STORED DATA |
○ ○ ○ ○ ○ ○ ○
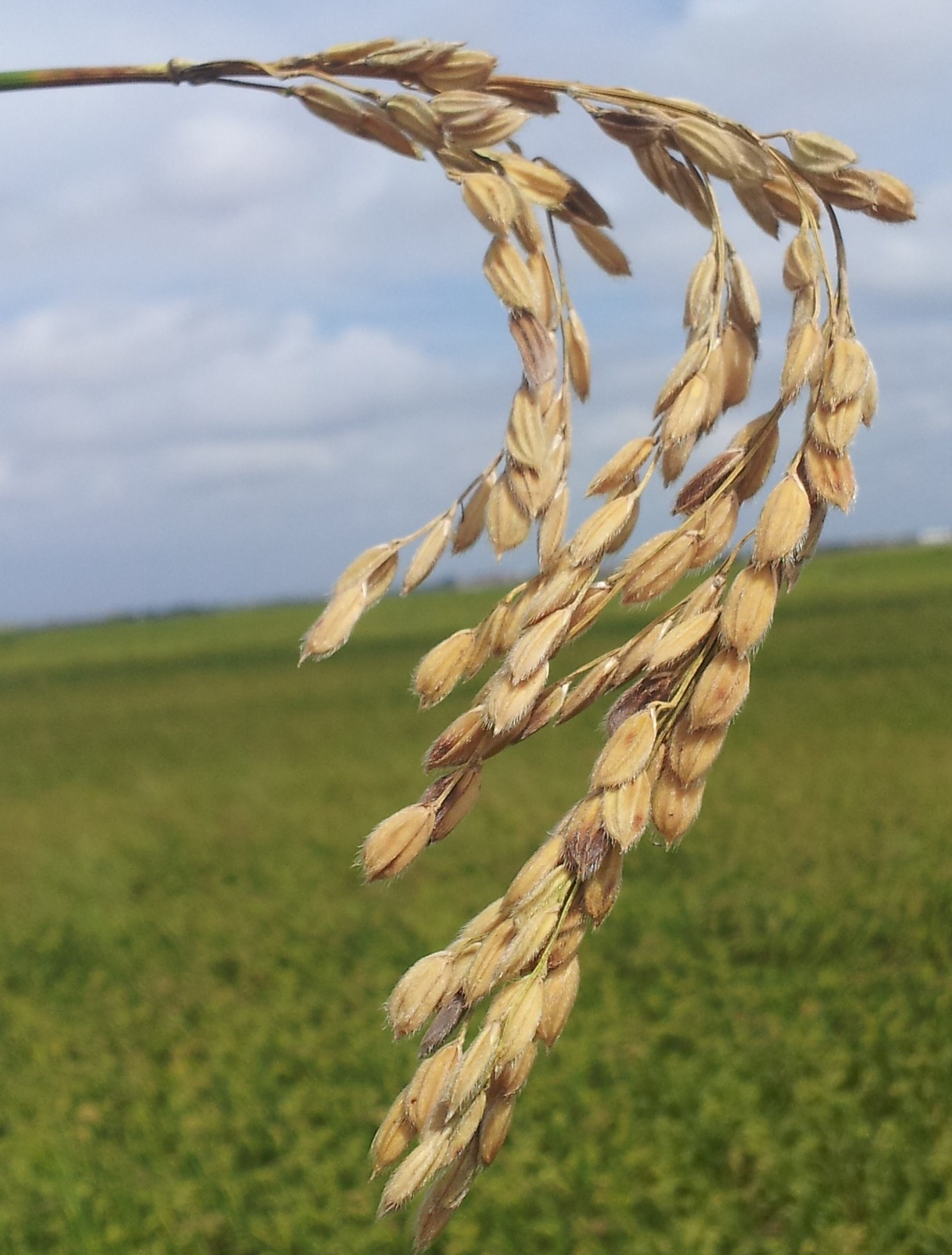 J. Sendra amb pyricularia.
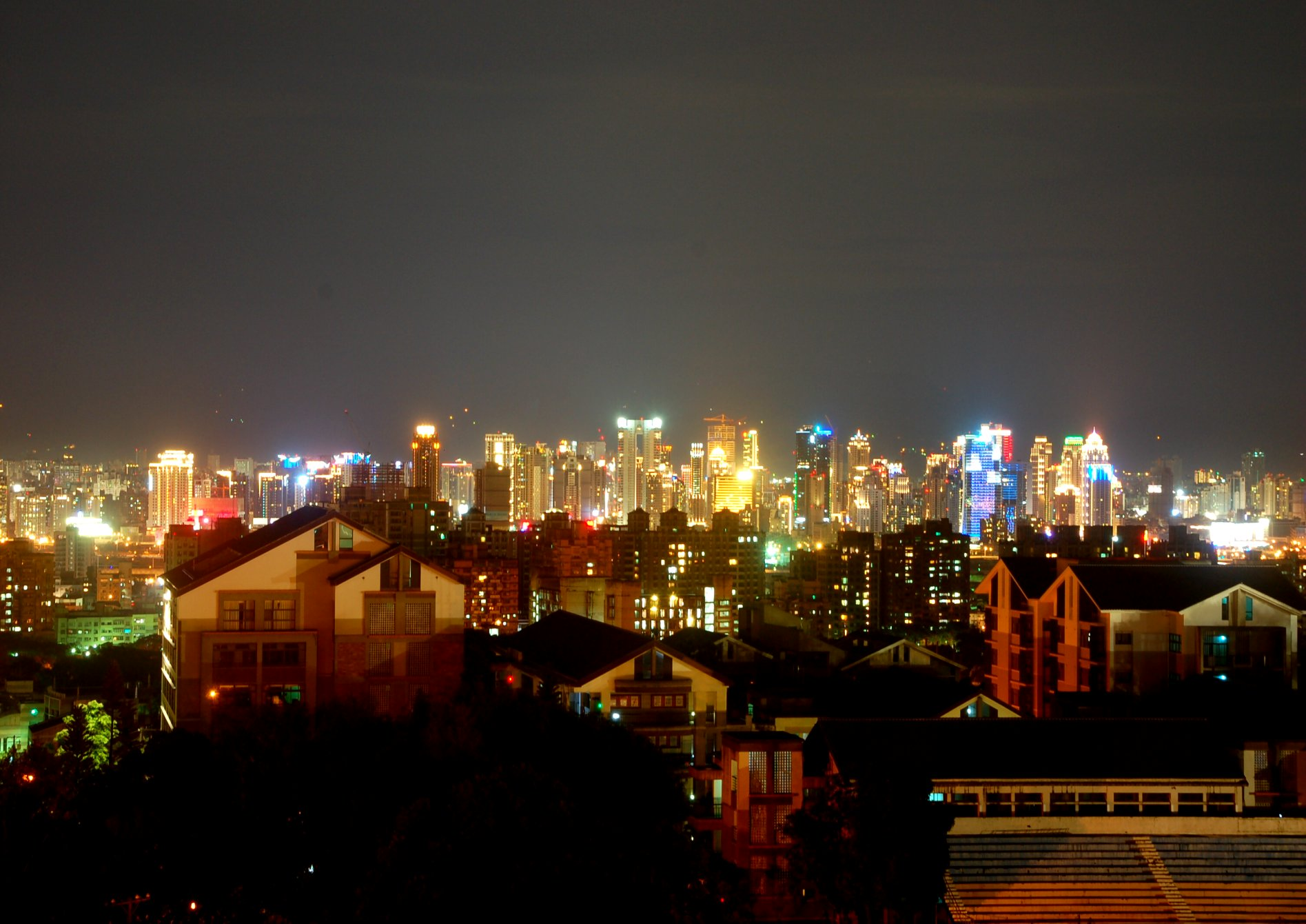 中文（台灣）: 台中七期重劃區
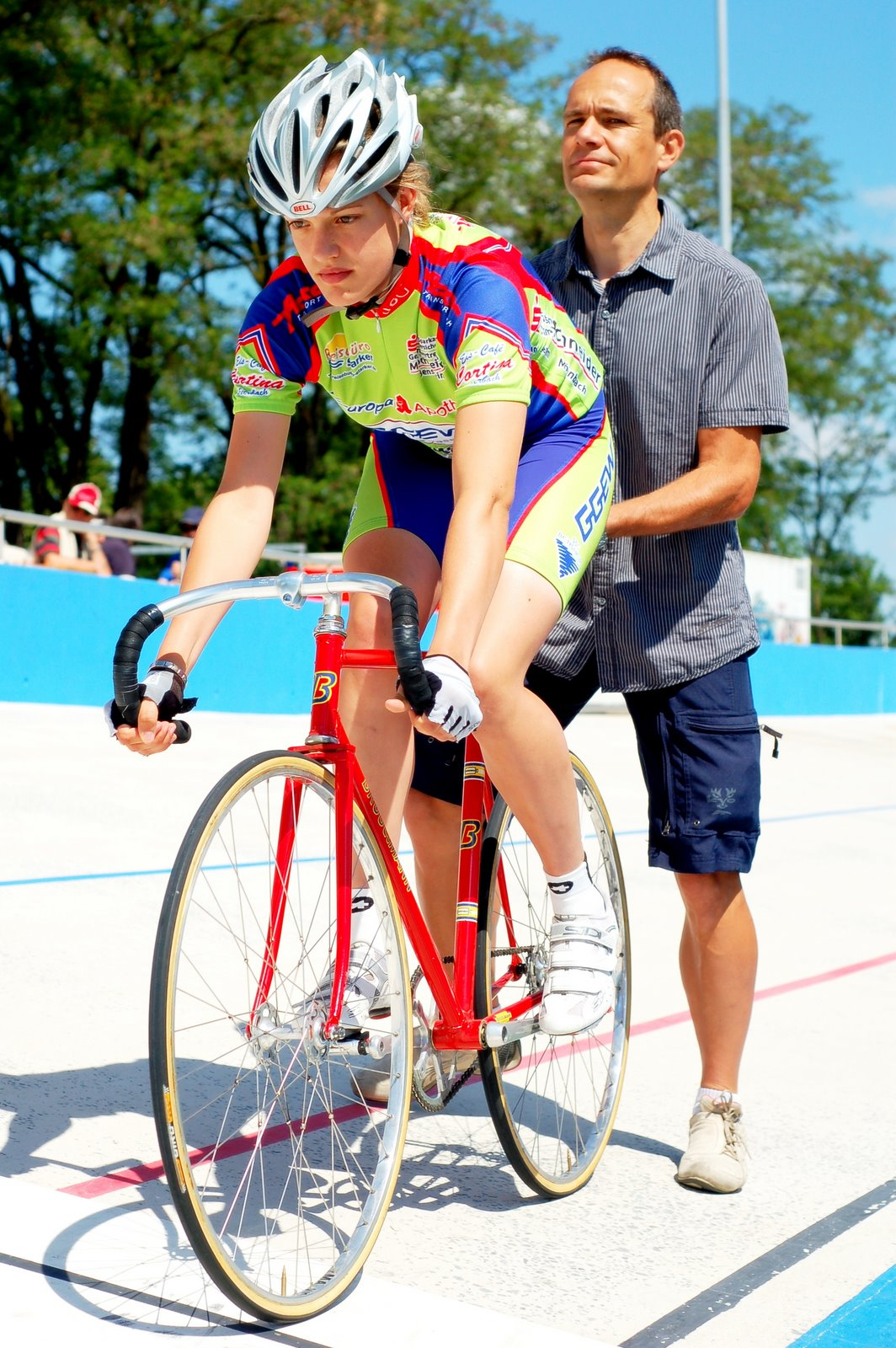 Stehender Start bei den Hessischen Meisterschaften im Bahnradfahren. Lisa Küllmer (auf dem Rad) und Alexander Küllmer als Starter.
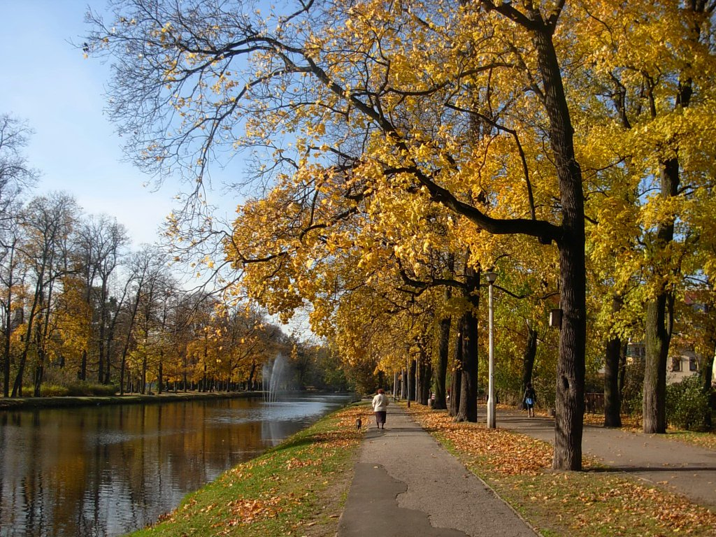 Planty nad Kanałem Bydgoskim
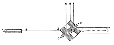 Heliotrop.
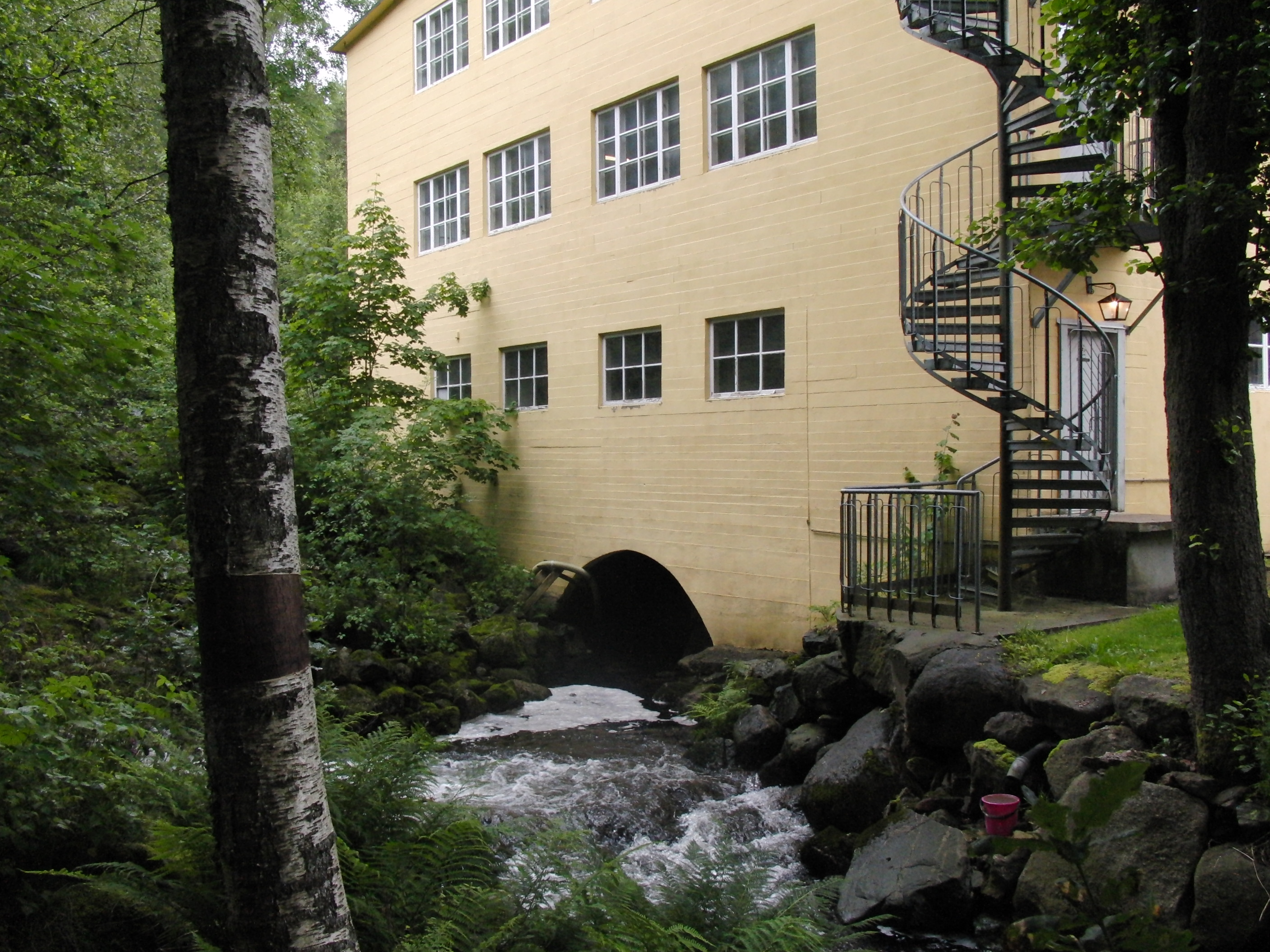 Sjølingstad Uldvarefabrikk kraftverk
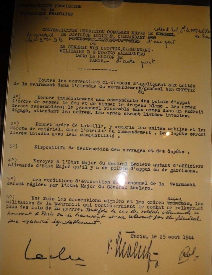 Reddition de la garnison allemande de Paris en août 1944 signé par le général Leclerc, Musée Militaire, Aux Invalides.
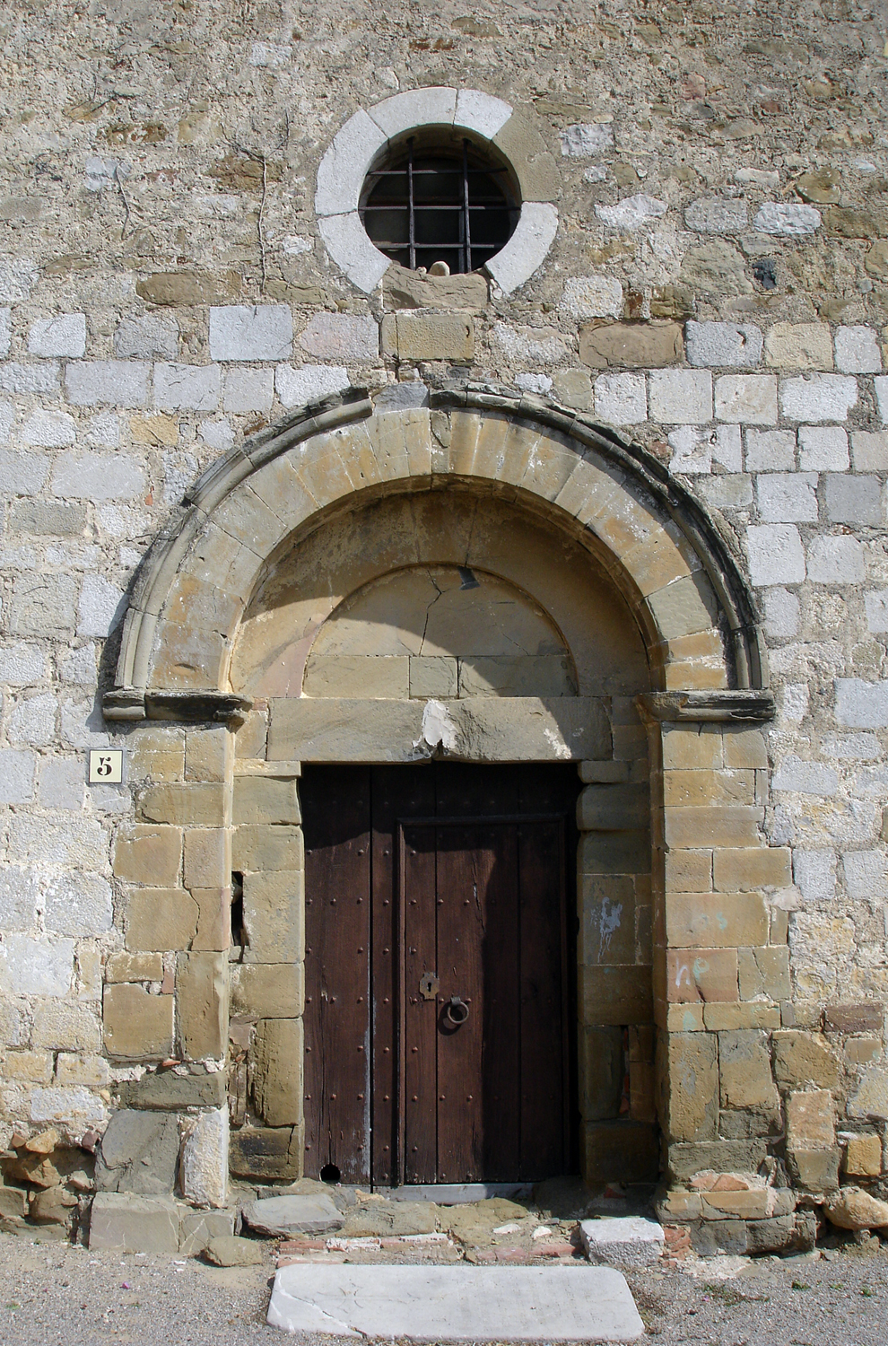 Esglèsia de Sant Esteve de Maranyà (Girona, Catalunya, Espanya)
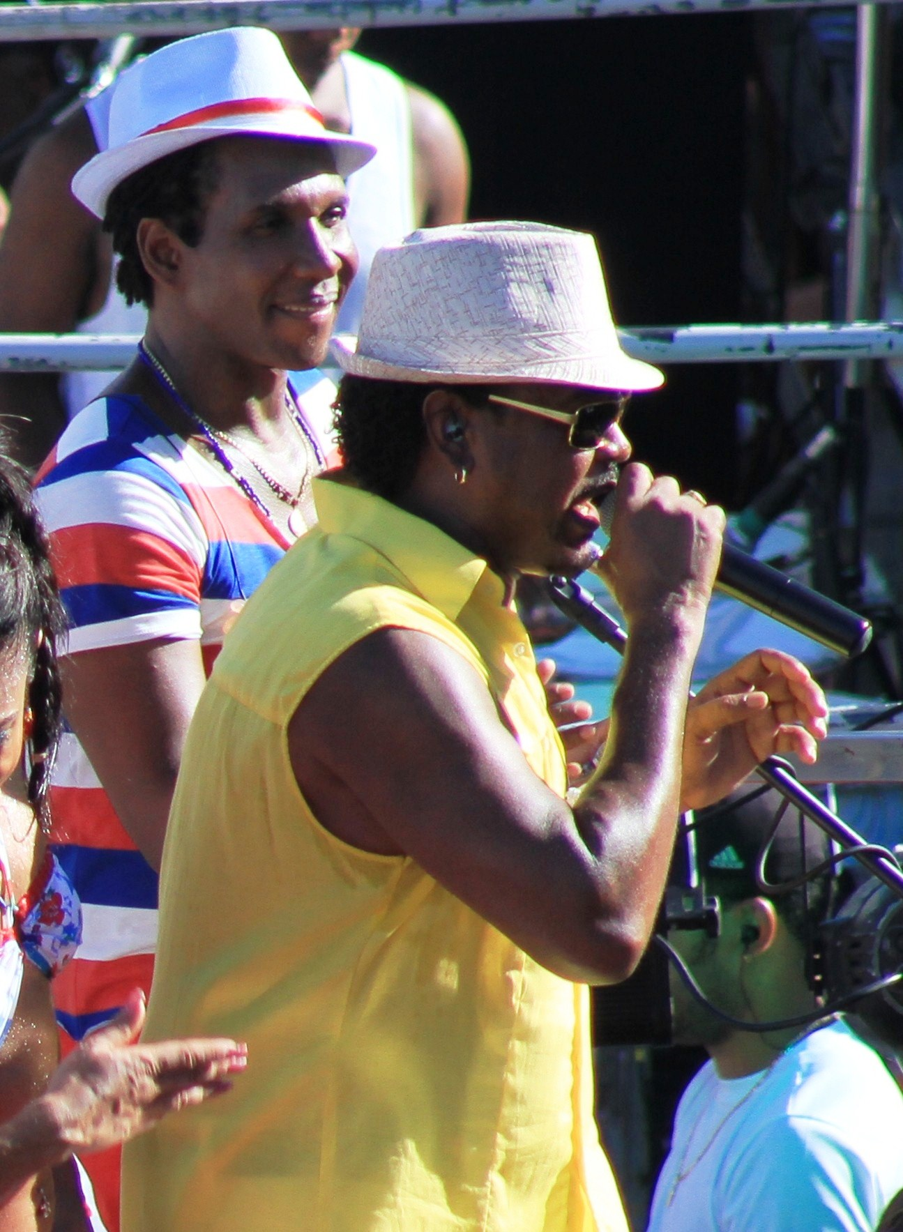 É o Tchan! no Carnaval de 2011.
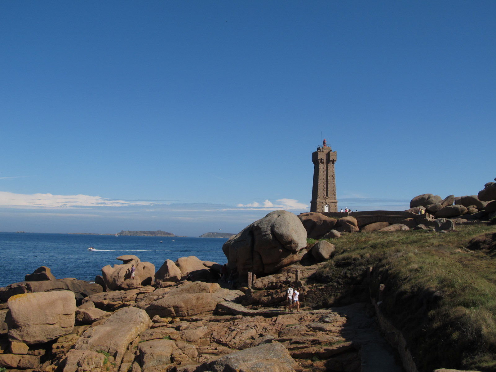 Ploumanac'h
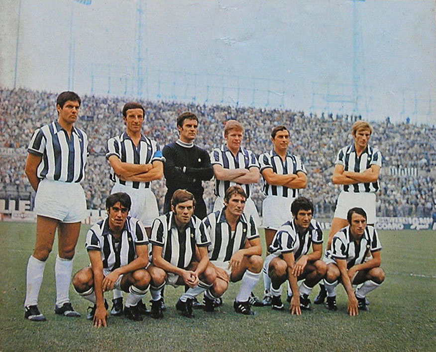 Una formazione della Juventus nella stagione 1969-70, in posa all'interno dello stadio Comunale di Torino. Da sinistra, in piedi: S Salvadore, E. Castano (capitano), R. Tancredi, H. Haller, L. Leonardi, F. Morini; accosciati: P. Anastasi, R. Vieri, G. Leoncini, S. Jacolino, G. Furino.
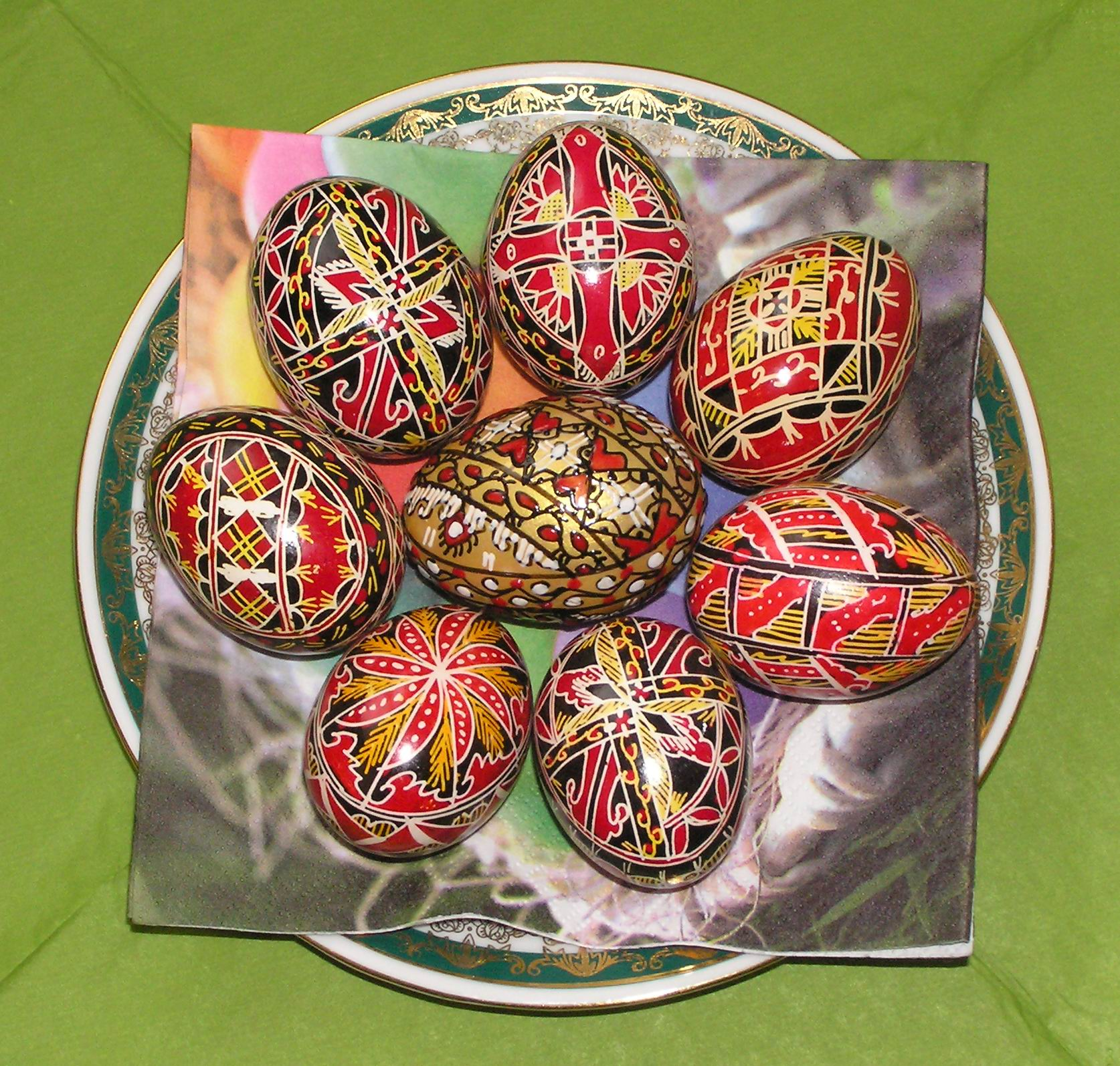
○ ○ ○ ○ ○ ○ ○
WHAT YOU HAVE TO DO | What should appear is an exact reproduction of the lines from the one with "Planty nad Kanałem Bydgoskim" through the end of the material above, and no pictures.

ANSWER SPACE |
 Planty nad Kanałem Bydgoskim
 Heliotrop.
 Sjølingstad Uldvarefabrikk kraftverk
 Reddition de la garnison allemande de Paris en août 1944 signé par le général Leclerc, Musée Militaire, Aux Invalides.
 Esglèsia de Sant Esteve de Maranyà (Girona, Catalunya, Espanya)
 É o Tchan! no Carnaval de 2011.
 Ploumanac'h
 Una formazione della Juventus nella stagione 1969-70, in posa all'interno dello stadio Comunale di Torino. Da sinistra, in piedi: S Salvadore, E. Castano (capitano), R. Tancredi, H. Haller, L. Leonardi, F. Morini; accosciati: P. Anastasi, R. Vieri, G. Leoncini, S. Jacolino, G. Furino.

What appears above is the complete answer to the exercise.